Martha Marcy May Marlene is seductive in all the wrong ways. Its low-key rhythms lull us into complacency, tricking us into playing along with its contrived dot-connecting and muted masquerade of profundity. A superficially attractive cast has soft allure that makes the occasional flashes of violence feel jolting, when in fact they are unimaginative, turning up nothing upon reflection. Manipulating an audience by any means available is, in a way, what a movie is supposed to do. While Martha Marcy works is good at getting under the skin, it does so to the exclusion of all else. It’s creepy and emotionally effective, but it has no substance or resonance. It has no ideas.
The movie is about a young woman named Martha (Mary Olsen) who escapes from a cult in upstate New York to crash at the lake house of her sister Lucy (Sarah Paulson). Actually, “escapes” might be the wrong word; while the movie makes the audience feel as if Martha might be pursued by her cultmates, there’s every indication in the beginning that she’s essentially free to go. (She’s found by the leader’s right-hand man at a nearby diner, and he does nothing to stop her from fleeing.) Martha makes a half-hearted and difficult attempt to get into the rhythms of her square sister’s life, and the movie cuts back and forth between scenes at the lake house and scenes of life in the cult.
Writer-director Sean Durkin makes connections between the life that Paula and her laughably uptight husband want Martha to lead and the life she had upstate with a gaggle of brainwashed, gauze-draped foxes and scraggly dudes. She may have traded torn denim shorts for waspy summer dresses, but nothing much has changed. The restrictions of an upper class existence, you see, are potentially just as confining as those of an off-the-grid family of young people led by a creep named Patrick (John Hawkes) who systematically rapes all the women.

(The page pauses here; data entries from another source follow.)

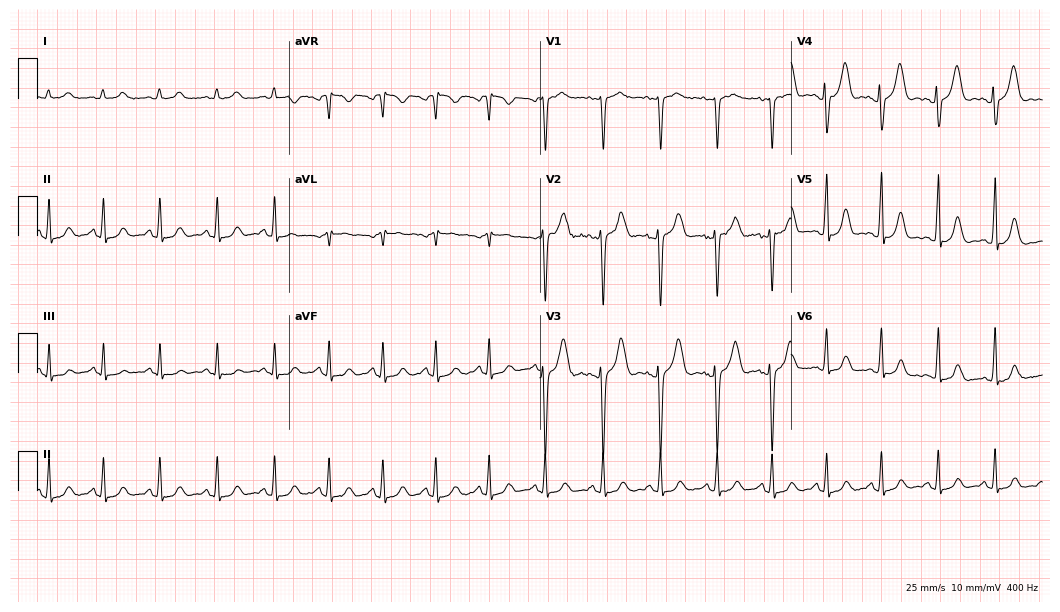
Resting 12-lead electrocardiogram (10.2-second recording at 400 Hz). Patient: a woman, 23 years old. None of these six findings is recorded: first-degree AV block, right bundle branch block, left bundle branch block, sinus bradycardia, atrial fibrillation, sinus tachycardia. Other findings, if any, are not listed.
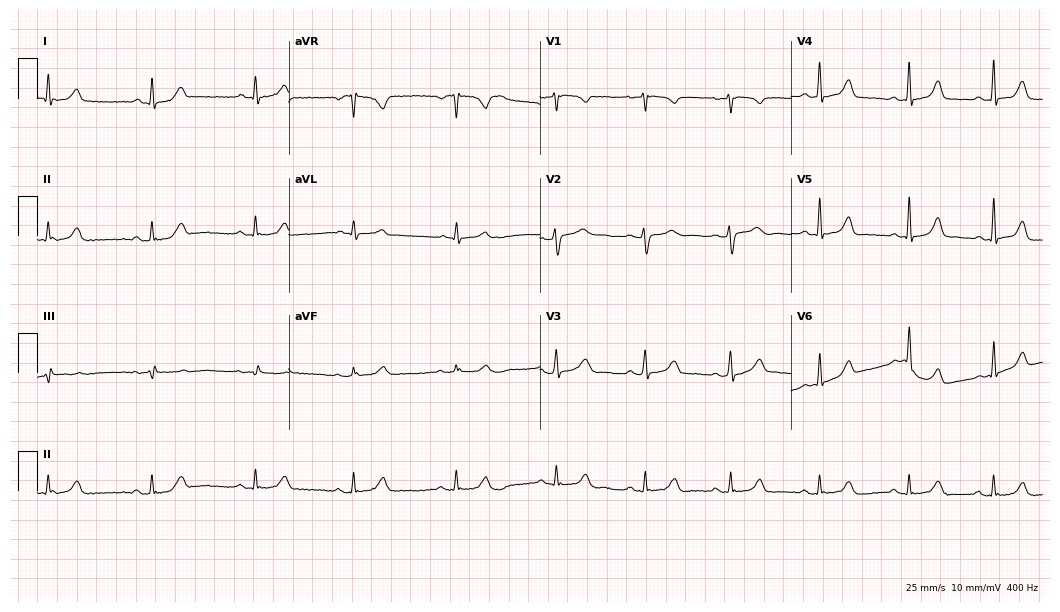
ECG (10.2-second recording at 400 Hz) — a 40-year-old female. Labelled as a normal ECG.
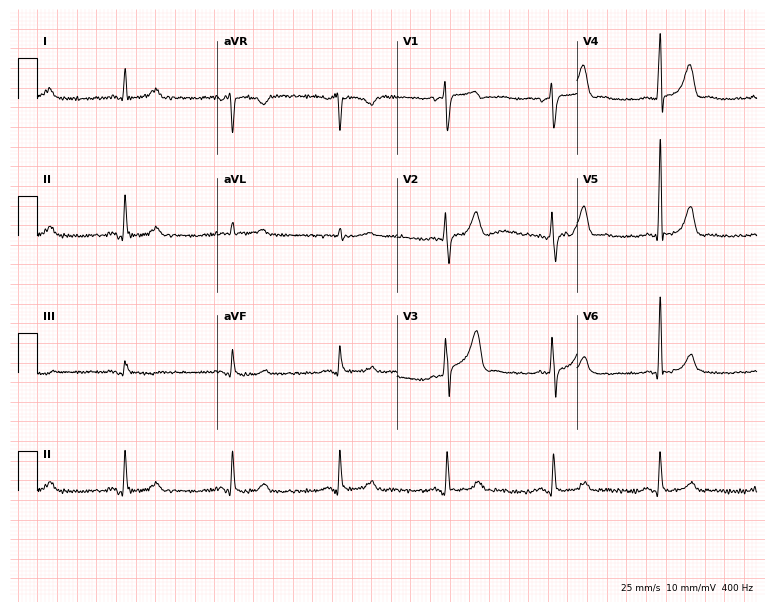
Electrocardiogram (7.3-second recording at 400 Hz), an 83-year-old male. Overall reading on record: normal ECG.
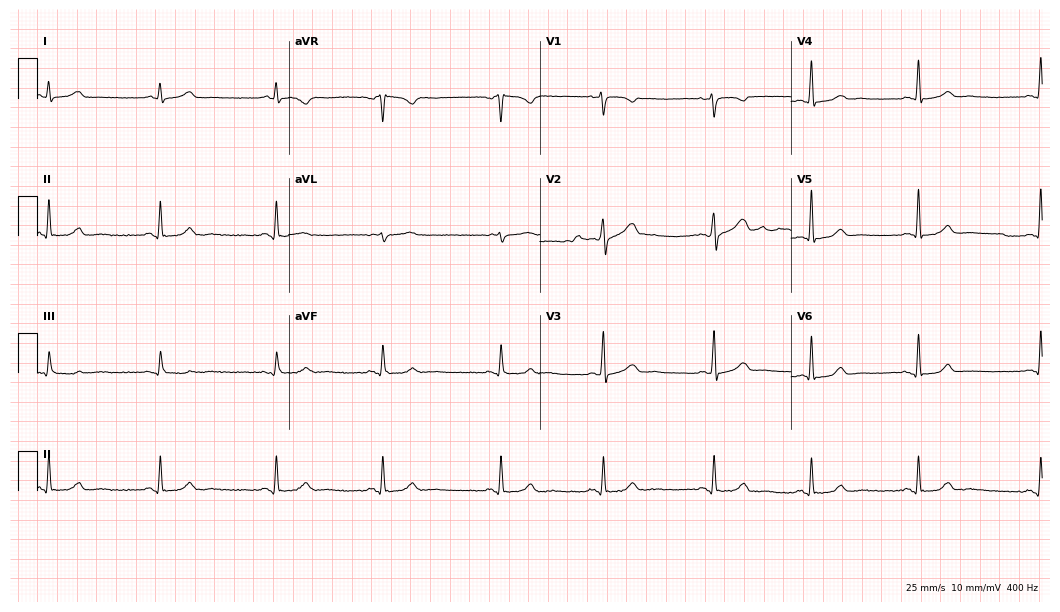
12-lead ECG from a woman, 39 years old (10.2-second recording at 400 Hz). No first-degree AV block, right bundle branch block (RBBB), left bundle branch block (LBBB), sinus bradycardia, atrial fibrillation (AF) or sinus tachycardia recorded for this tracing. Findings outside these six are not listed.
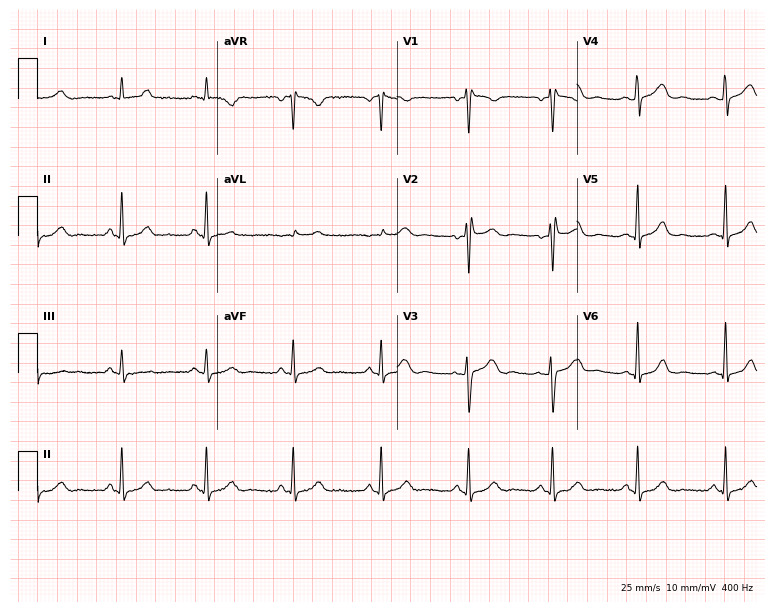
12-lead ECG from a woman, 41 years old. Labelled as a normal ECG.
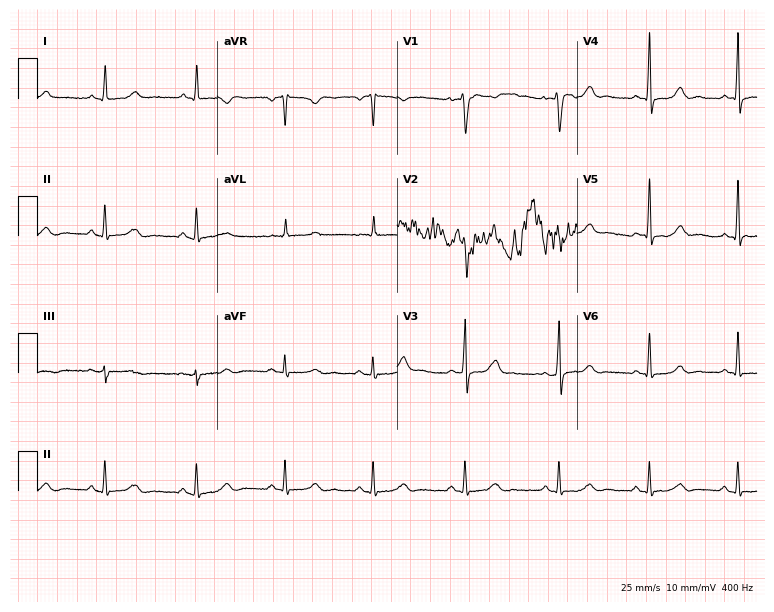
Resting 12-lead electrocardiogram (7.3-second recording at 400 Hz). Patient: a female, 42 years old. Read as a normal ECG.
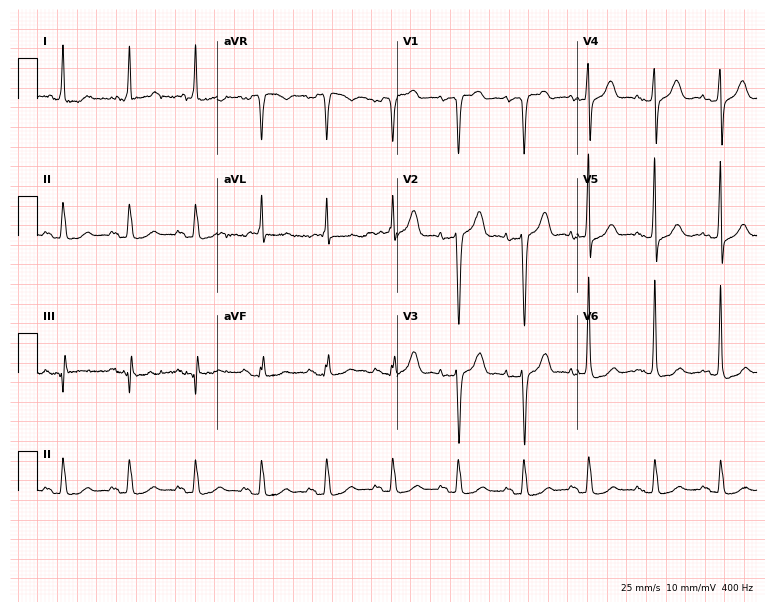
12-lead ECG from a male patient, 81 years old (7.3-second recording at 400 Hz). No first-degree AV block, right bundle branch block, left bundle branch block, sinus bradycardia, atrial fibrillation or sinus tachycardia recorded for this tracing.
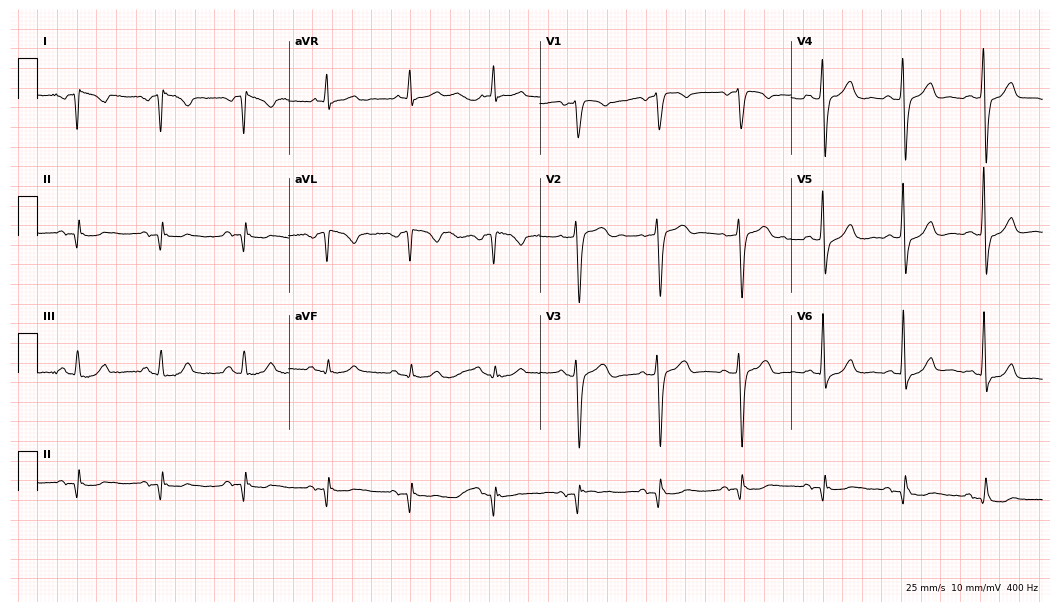
ECG — a 58-year-old female. Screened for six findings — first-degree AV block, right bundle branch block, left bundle branch block, sinus bradycardia, atrial fibrillation, sinus tachycardia — none is recorded. Only these six findings were labelled.
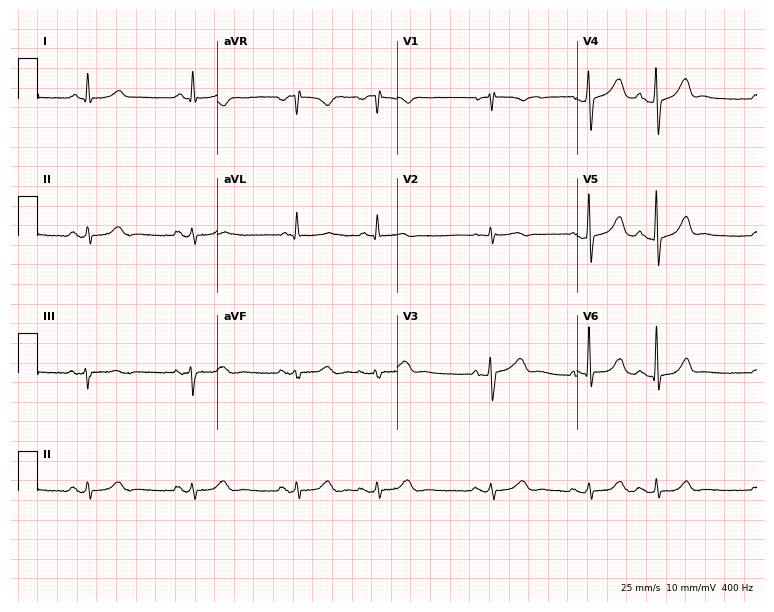
Standard 12-lead ECG recorded from a 58-year-old female patient (7.3-second recording at 400 Hz). None of these six findings is recorded: first-degree AV block, right bundle branch block, left bundle branch block, sinus bradycardia, atrial fibrillation, sinus tachycardia. Findings outside these six are not listed.
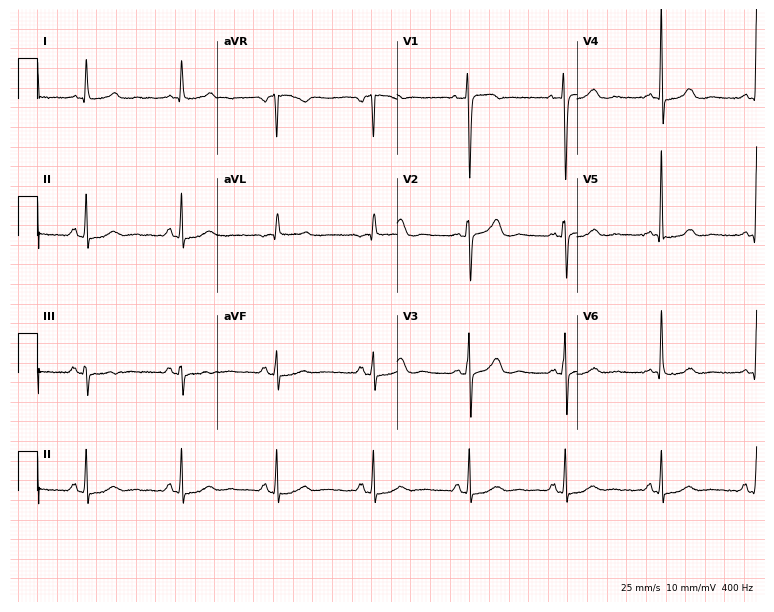
Resting 12-lead electrocardiogram. Patient: a female, 61 years old. None of these six findings is recorded: first-degree AV block, right bundle branch block (RBBB), left bundle branch block (LBBB), sinus bradycardia, atrial fibrillation (AF), sinus tachycardia.
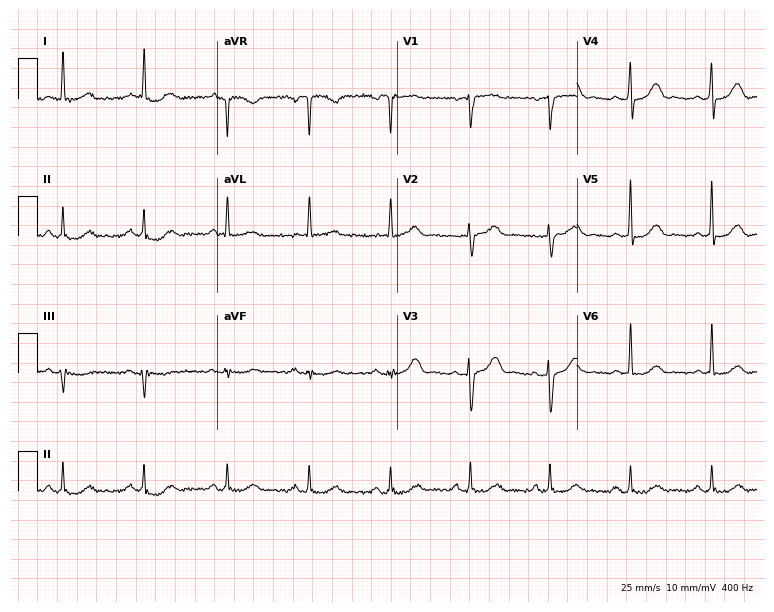
Electrocardiogram, a woman, 81 years old. Overall reading on record: normal ECG.

There’s nothing too problematic or offensive about this suggestion. What’s offensive is Durkin’s insistence that we wouldn’t pick up on it unless he kept underlining it. New members of the cult are drugged into complacency; rich people pound beers on their boats. The women in the cult impose the rules on each other so that Patrick doesn’t have to play the bad guy; Martha’s sister’s materialism is internalized so she doesn’t realize what an unexamined life she leads. In cult life, Martha has to wait until the men have finished eating to sneak as much as a morsel; her sister’s husband freaks out (hilariously) if he has to call the ladies more than once when dinner’s ready. In one “attention audience!” moment, we see a new member of the cult being fed a drugged green concoction before her initiation rape, after which—in the present day at the lake house—Martha turns down a kale smoothie that her sister got for her.
This all might not be such a pain to watch if the idea was more surprising or subversive, or if Durkin wasn’t cutting back and forth between time periods in order to hit his points so bluntly. But the decision to represent the everyday world with an upper class lake house inhabited by two high-strung stereotypes obliterates that potential. Durkin parallels the scary predicament of a microscopic sliver of the population (people in cults) with the stilted existence of a slightly larger sliver of the population (the wealthy). He’s often able to put the camera in the right place for maximum chilliness, at one point revealing not one but two surprises with simple cuts and blocking for a moment that ran shivers up my back for days afterwards. Unfortunately, it’s to no effect. Martha Marcy May Marlene screams at you that it’s an idea movie, and the impact it has at first will make you want to locate the themes or concepts behind the ickiness. But you will come up empty. Martha Marcy wastes not only the time you spent in the theater, but the time you spend trying to sorting it out.